It’s just the treat for my company
a coming the week after the Fall
Festival at JCCCFS. They were all
talking about it on our Murphy
Radio station this morning, saying
it was the BIGGEST attraction our
area had. Like most folks, I love
it too…Ken
Tim Cuthbertson
September 27, 2012 at 11:31 amI remember these from a long time ago, but I have not had one or even heard about them in years. I wonder why such good things become forgotten?
Ethel
September 27, 2012 at 10:53 amNever heard of this one before! It sounds intriguing, maybe I can sub out peaches for fruit cocktail and leave the coconut out, I guess I’m one of those picky eaters. Miss Cindy’s post suggests the recipe is open to interpretation (my favorite kind of recipes!).

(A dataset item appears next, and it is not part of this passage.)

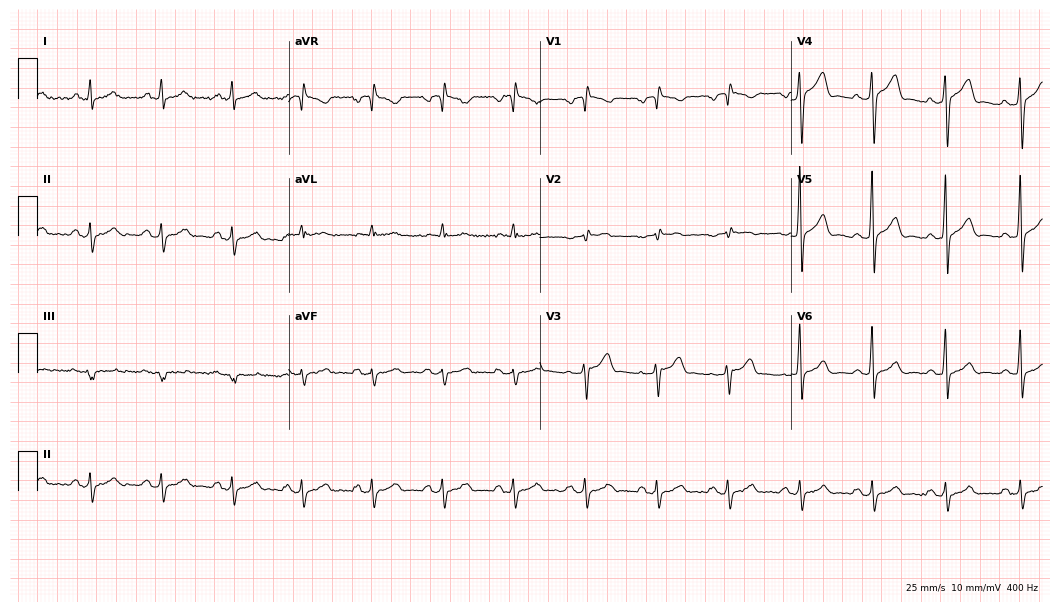
Standard 12-lead ECG recorded from a 51-year-old male. None of these six findings is recorded: first-degree AV block, right bundle branch block (RBBB), left bundle branch block (LBBB), sinus bradycardia, atrial fibrillation (AF), sinus tachycardia. Other findings, if any, are not listed.

The real clincher for me is the sauce!
Janet Smart
September 27, 2012 at 10:10 amSounds delicious! the topping sounds like german chocolate topping. I think I remember this from when I was younger.
Ethelene Jones
September 27, 2012 at 9:24 amLike Miss Cindy, I “used to” make this Fruit Cocktail Cake! How rich and gooey it is! Back “in the days” when I was always looking for a new and different recipe to serve some church group meeting in our home, or to take to one of our famous “covered dish” meals, I remember finding and using this recipe! Maybe I got it off the can of a # 303 size Fruit Cocktail. Thanks to Miss Cindy for “resurrecting” the recipe and sharing it with us.
Tipper
September 27, 2012 at 9:24 amDolores-13oz. can of fruit cocktail : )
Blind Pig The Acorn
Celebrating and Preserving the
Culture of Appalachia
http://www.blindpigandtheacorn.com
Shirla
September 27, 2012 at 8:58 amOf course it’s not fattening! I’ve never had a fruit cocktail cake. I can’t imagine Mom not getting her hands on the recipe being the big fan of ‘mixed fruit’ that she was. She always made a huge bowl from fresh fruit for get-togethers. I’m anxious to try this recipe. All I need is coconut.
Lonnie Dockery
September 27, 2012 at 8:56 amWell, that last comment should get you invited to some holiday gathereings!!
Cee
September 27, 2012 at 8:41 amI haven’t made this cake in a long time. I don’t think my recipe is the same. Your’s looks a lot better and I will be sure to try it out soon.
Rush
September 27, 2012 at 8:34 amDelicious! 😀 I have had this cake before at church gatherings when I was young, but have not had it in forever. The only difference I can see is that it was made from fresh fruit slightly cooked in a heavy syrup first. In my family we baked very few sweets. Banana nut bread, fig cake and oatmeal cookies with raisins were the few and far between choices we had. It was so bad that we were not even allowed chewing gum and only one candy bar choice a month. Which is why I gained weight as soon as I left home. 😀
PS sorry that I missed the internet discussion. I could have written a couple of blogs on the nightmare scenarios that we went through after we moved here. All excuses and no results for years and so much of our business depended on it. 🙁 Better now, but still shaky at best.
Donna W
September 27, 2012 at 8:24 amI used to make this often, when the kids were growing up. The recipe is still in my recipe box. I first got it from my sister, who always did have the BEST dessert recipes.
Ed Ammons
September 27, 2012 at 8:05 amThat looks like something I might like to try. I am going to start saving to buy a cup of pecans. Might have enough by Christmas! I used to get pecans from a lady at work who’s mother had several trees in her yard. They were thin shelled and you could crack them by squeezing two together. Most of the goodies would come out whole. She charged five dollars for a paper grocery bag full. But then mamma died and lazy Debbie wouldn’t pick them up. So I’m stuck with store bought and they are e$x$p$e$n$s$i$v$e!
Sheryl Paul
September 27, 2012 at 7:56 amIt sounds yummy, you had me with the pecans and coconut
kat
September 27, 2012 at 7:50 amHad forgot about this cake. Haven’t made it in ages but remember it being good.
dolores barton
September 27, 2012 at 7:41 amForgot to ask – What size can is the fruit cocktail?
dolores barton
September 27, 2012 at 7:36 amNever had a fruit cocktail cake, but it looks delicious. I definitely will try making one; I’ll experiment on my husband’s taste buds. Thanks once again for another good recipe.
Holly Day
September 27, 2012 at 7:31 amNo, I haven’t had a Fruit Cocktail Cake but I soon will. If I am reading this right, if I invite you to my gathering, you will come and bring one. “I plan to take it to any gatherings I get invited to this coming holiday season.” Is that correct?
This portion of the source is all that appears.